Devan prese con la pala un po’ di carbone e lo gettò nella pila incandescente. Quindi si offrì di sostituire per un momento Gus ai mantici, ma lui scosse la testa e sorrise.
Il ferro che stavano lavorando era il migliore che Devan e Gus avessero ottenuto sinora. All’inizio Devan aveva richiesto dei volontari che cercassero una cava di minerale grezzo; molti interruppero ciò che stavano facendo e si divisero a gruppi in tutte le direzioni per cercare. I primi rapporti riguardavano solo gli animali che erano stati avvistati, alcuni orsi fuggiti nel sottobosco al loro apparire, qualche volpe e qualche lupo (un uomo disse di aver visto un bufalo e qualche cerbiatto).
Un altro uomo avvistò la colonia degli accoliti di Sudduth sistemata a circa venti miglia a sud del lago, in cave calcaree. Disse, pur non essendosi avvicinato di molto, che i “Sudduthiti” avevano preso assai seriamente la faccenda del nudismo, nel quale Sudduth aveva visto, dopo il passaggio dall’Ago e la perdita generale degli abiti, un segno del volere di Dio. Anzi questo improvvisato reporter fu poi preso in giro dagli amici, insospettiti dalle dichiarazioni su cose viste — stando a quanto lui stesso disse — a distanza. Lo scherzò finì in rissa.
Infine alcuni uomini trovarono il rosso minerale dove meno si aspettavano di trovarlo, vicinissimo al campo e quasi in superficie. Cominciarono a lavorarlo nel vecchio modo, caricandolo dapprima su traini di legno, che trascinavano poi lungo il terreno, fin tanto che non si poté fabbricare un vero carro con le ruote.
Devan fece il primo tentativo di estrarre il ferro, da solo, in una fornace allestita all’aperto, mentre soffiava un vento gelido e Betty gli stava accanto per incoraggiarlo. Dopo diversi giorni fu possibile spegnere il fuoco e Devan con orgoglio poté presentare la massa di ferro estratto. Era soffice e malleabile e senz’altro sproporzionato all’enorme fatica fatta da Devan, ma era all’inizio.

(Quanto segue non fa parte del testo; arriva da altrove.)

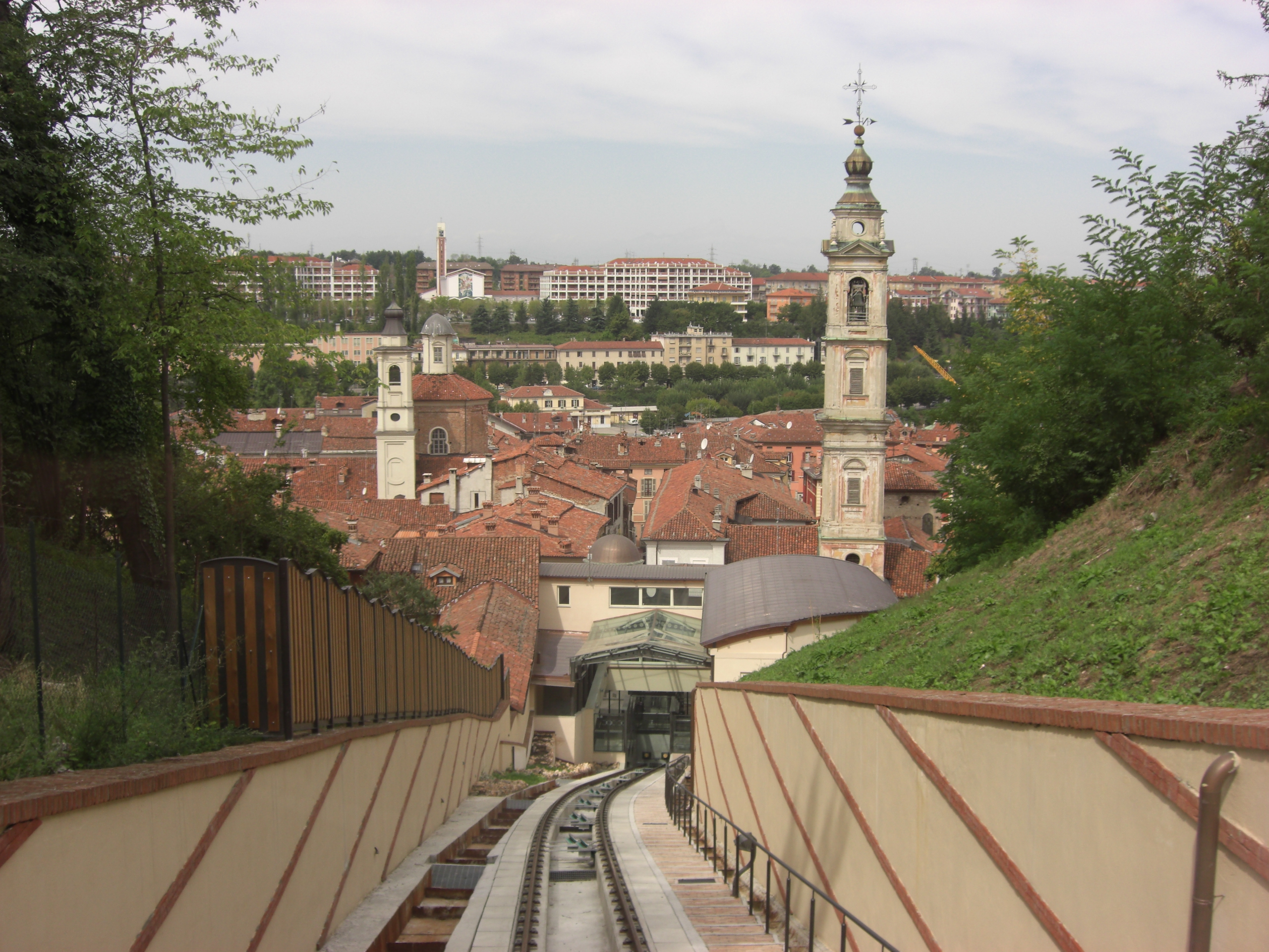 Mondovì - Arrivo nella stazione di Breo tramite funicolare. Sullo Sfondo i tetti del rione Breo

Un mattino, un uomo che sino a quel momento si era occupato della caccia e della pesca, si fermò a osservare i lavori. Era Gus Nelson. — Perché non cercate di costruire un altoforno? — aveva chiesto a Devan.

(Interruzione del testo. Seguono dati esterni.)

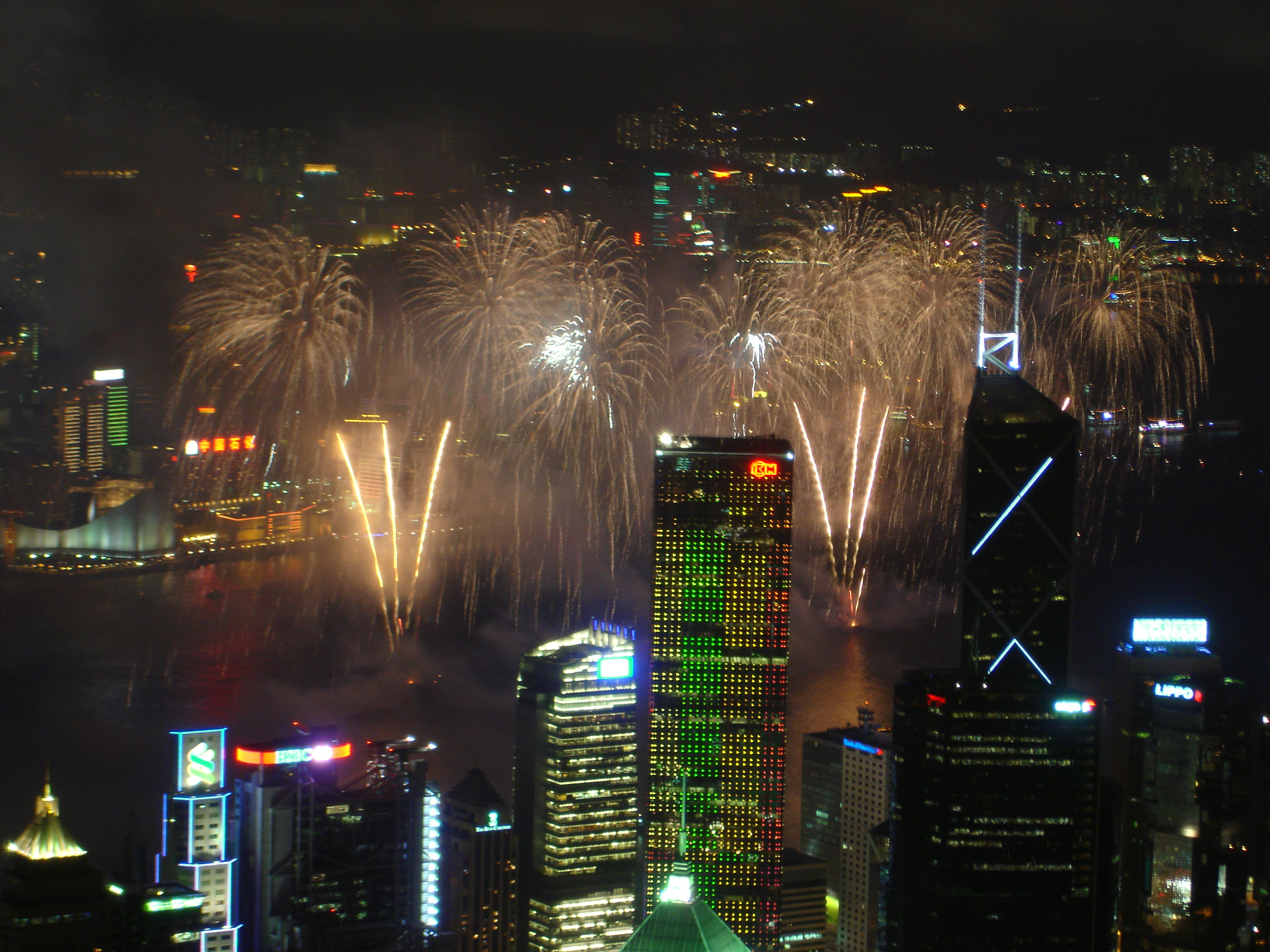 回歸十年紀念煙花匯演

— È quello che penso di fare — aveva risposto Devan — ho voluto però fare alcune prove per vedere cosa si potesse concludere con un’attrezzatura così elementare.
Poi, osservando la possente muscolatura dell’uomo, le sue larghe spalle e l’onesto azzurro dei suoi occhi, chiese al giovane: — Ehi ragazzo, perché invece di star lì a dar consigli non mi dai una mano?
— Preferisco pescare — rispose con un sorriso luminoso.
— Piacerebbe anche a me. Ma abbiamo bisogno di ferro. Com’è la pesca?
— Abbastanza buona.
— Potrebbe anche andar meglio.
— E in che modo?
— Con gli uncini. Di ferro. — Devan vide che il ragazzo appariva interessato e continuò: — Ci occorrono arpioni. Punte d’acciaio per le frecce. Coltelli per scorticare. Perché non ci stai anche tu? Traylor Nelson, il più vicino concorrente all’acciaio U.S.A. da questa parte dell’Ago.